In addition to the requirement that the federal question appear on the face of the complaint, "plaintiff's cause of action must either be [i] created by federal law, or [ii] if it is a state-created cause of action, `its resolution must necessarily turn on a substantial question of federal law.'" Nicodemus v. Union Pac. Corp., 318 F.3d at 1235 (quoting Merrell Dow Pharmaceuticals, Inc. v. Thompson, 478 U.S. at 808). As for the second method, beyond the requirement of a substantial question of federal law at the heart of the case, the federal question must also be "contested." Grable Sons Metal Prods. v. Darue Eng'g Mfg., 545 U.S. at 313. Finally, the exercise of federal question jurisdiction must also be "consistent with congressional judgment about the sound division of labor between state and federal courts governing the application of § 1331."Id. In particular, the Court must determine whether recognition of federal question jurisdiction will federalize a "garden variety" state law claim that will overwhelm the judiciary with cases traditionally heard in state courts. Id. at 318-19, (teaching that "there must always be an assessment of any disruptive portent in exercising federal jurisdiction" in accepting "garden variety" state law claims). See also David L. Hanselman, Supreme Court Federal Removal Jurisdiction, For the Defense at 25, 65, September 2005 ("The most important consideration is whether removal would federalize a garden-variety tort, contract, or fraud claim, or whether there is some uniquely federal aspect of the case that, if removed, could be adjudicated in federal court without subjecting the federal courts to a flood of original filings or removals.").
The Supreme Court of the United States has underscored that "the mere presence of a federal issue in a state cause of action does not automatically confer federal-question jurisdiction."Merrell Dow Pharmaceuticals, Inc. v. Thompson, 478 U.S. at 813. Indeed, the Supreme Court has "forcefully reiterated" that district courts must exercise "prudence and restraint" when determining whether a state cause of action presents a federal question because "determinations about federal jurisdiction require sensitive judgments about congressional intent, judicial power, and the federal system." Id. at 810; Morris v. City of Hobart, 39 F.3d 1105, 1111 (10th Cir. 1994).
Under the well-pleaded complaint rule, the federal question giving rise to jurisdiction must appear on the face of the complaint. See Karnes v. Boeing Co., 335 F.3d 1189, 1192 (10th Cir. 2003). This rule "makes the plaintiff the master of the claim; he or she may avoid federal jurisdiction by exclusive reliance on state law." Caterpillar Inc. v. Williams, 482 U.S. 386, 392 (1987). See Schmeling v. NORDAM, 97 F.3d 1336, 1339 (10th Cir. 1996).
Where a federal question appears on the face of a well-pleaded complaint, federal jurisdiction is not automatic. Federal jurisdiction requires not only a contested federal issue, but a substantial one, indicating a serious federal interest in claiming the advantages thought to be inherent in a federal forum. See Grable Sons Metal Prods., Inc. v. Darue Eng'g Mfg., 545 U.S. 308, 313 (2005). The federal issue will qualify for a federal forum if federal jurisdiction is consistent with congressional judgment about the sound division of labor between state and federal courts governing the application of § 1331. See Grable Sons Metal Prods., Inc. v. Darue Eng'g Mfg., 545 U.S. at 313-14.

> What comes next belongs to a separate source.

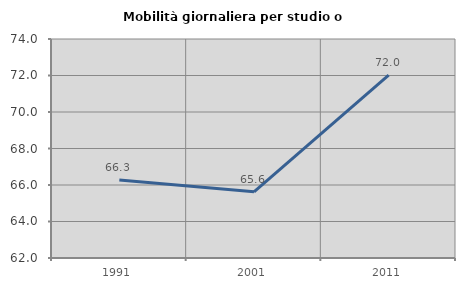
| Category | Mobilità giornaliera per studio o lavoro |
|---|---|
| 1991.0 | 66.268 |
| 2001.0 | 65.626 |
| 2011.0 | 72.024 |

2. Jurisdiction Where Relief Requires Resolution of Federal Issue .
A plaintiff, however, may not circumvent federal jurisdiction by omitting federal issues that are essential to his or her claim. See Schmeling v. NORDAM, 97 F.3d at 1345 n. 2. "A case arises under federal law if its `well-pleaded complaint establishes either that federal law creates the cause of action or that the plaintiff's right to relief necessarily depends on resolution of a substantial question of federal law.'" Morris v. City of Hobart, 39 F.3d 1105, 1111 (10th Cir. 1994) (quotingFranchise Tax Board v. Constr. Laborers Vacation Trust, 463 U.S. 1, 27-28 (1983)). Thus, even though a plaintiff asserts only claims under state law, federal-question jurisdiction may be appropriate if the state-law claims implicate significant federal issues. See Nicodemus v. Union Pacific Corp., 440 F.3d 1227, 1232 (10th Cir. 2006).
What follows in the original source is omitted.